EF: From your perspective, what will be the key driving factors for innovation in Mexico?
RR: The drive for innovation in the healthcare industry should come from the needs of patients, physicians, and even the government. Finding common ground between these sectors is crucial in delivering innovation to those who need it most. The current dialogue between these sectors must be reversed as it could be more effective in driving innovation. The industry has a pipeline for innovation, but willingness from other sectors to invest in innovation is also necessary to change people's lives. Even though the pandemic has shown us how innovation can save lives, we are yet to fully appreciate this fact as we took the availability of the vaccine for granted without analyzing what happened. We need to put everyone in the same direction to be able to align everything and bring innovation to our country's healthcare industry.
EF: How can we advance innovation in Latin America?

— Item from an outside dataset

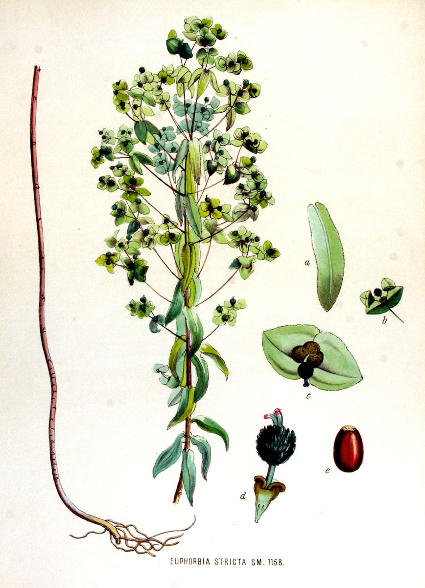 Euphorbia stricta, stijve wolfsmelk

RR: To enhance innovation in Latin America, we need to concentrate on building bridges. We must focus on financing innovative start-ups with promising products in phases one and two of clinical trials. However, as an investor, it is important to bear in mind that many of these companies might not go to market, but that is the essence of investing. This is a limiting factor of innovation, which we must address as a unified sector.
EF: When celebrating Stendhal’s anniversary next year, what message would you like to send?
RR: The main message we want to convey is that we are the right partner to provide innovation to patients across all of Latin America despite the challenges posed by working with different governments and guidelines. Our business model is well suited to delivering that innovation. We do not need to reinvent the wheel. We have the right gloves to play in that ring and provide benefits to potential patients. Our 20th anniversary is actually this year; we started operations in 2003 with our first HIV business unit.
EF: If you had to create a roadmap to the future of healthcare, what would your key pillar be?
RR: We must genuinely put the patient at the center of everything we do. It is easy to say that the patient comes first, but our actions should align with our words. We should continue to engage and bring together all stakeholders involved, such as the government, associations, physicians, and patients, to collectively work towards achieving this goal.